It’s important to name someone that you trust to be responsible for the care and well-being of the dependents you leave behind. This, of course, involves an in depth conversation about who will take custody and ensure the financial well-being of children, adults with disabilities, and perhaps even elderly parents. Often left out of that discussion, however, are the furry companions that mean almost as much as the people in our lives. This omission can lead to unfortunate, but entirely avoidable, consequences.
As with any estate plan, you can avoid these consequences by outlining your wishes for your pet in either a will or in a trust. And note that planning for animals isn’t limited to the dog or cat living in your home. It also is important to plan for any other animals that you own, including, for instance, horses.
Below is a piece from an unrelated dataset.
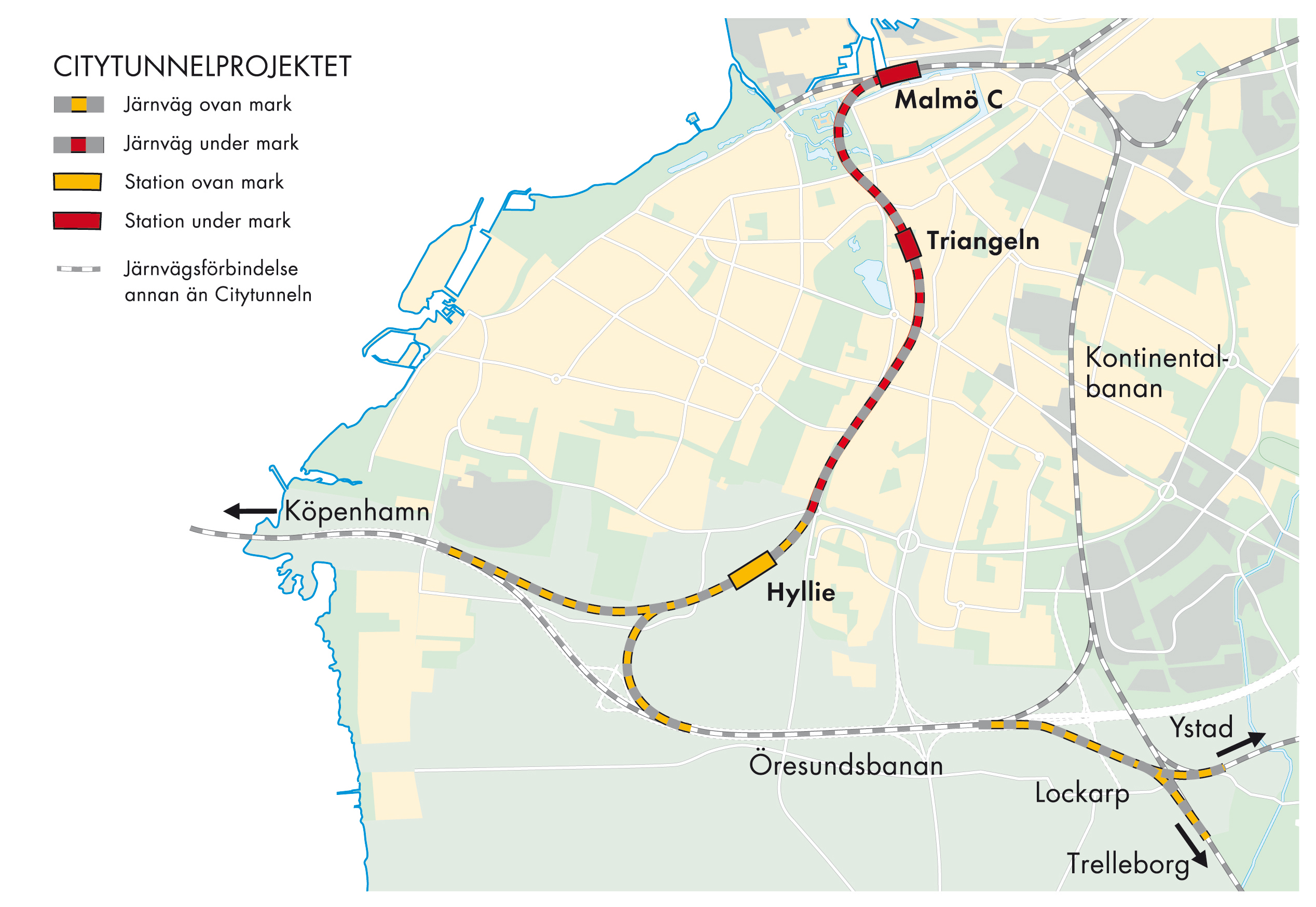 Karta med Citytunnelns hela sträckning med stationer, tunnlar och järnväg markerade.

A pet trust is effectively the same as any trust set up for the benefit of a loved one. A trustee holds and manages property for the benefit of the creator of the trust’s pet, releasing funds to a designated caregiver – whether an individual or an organization — for maintenance and support of the pet. The trust can be as basic as setting aside a sum of money and naming a caregiver, or as detailed as providing specific instructions regarding the care of the pet based on its habits, needs, and idiosyncrasies.
If your wishes related to your pet are not outlined in your estate plan your animal will be treated as any other personal property and distributed accordingly in the estate administration process. This can create a regrettable situation where named beneficiaries quarrel over who should or should not be responsible for the pet, exacerbated by the fact that whoever takes on that responsibility will have to pay for the care and maintenance themselves. Beyond that, there are no guarantees that the person will care for the pet at the same level and with the same intentions as the owner who passed away. These are the very sorts of conflicts and discrepancies that careful estate planning seeks to avoid.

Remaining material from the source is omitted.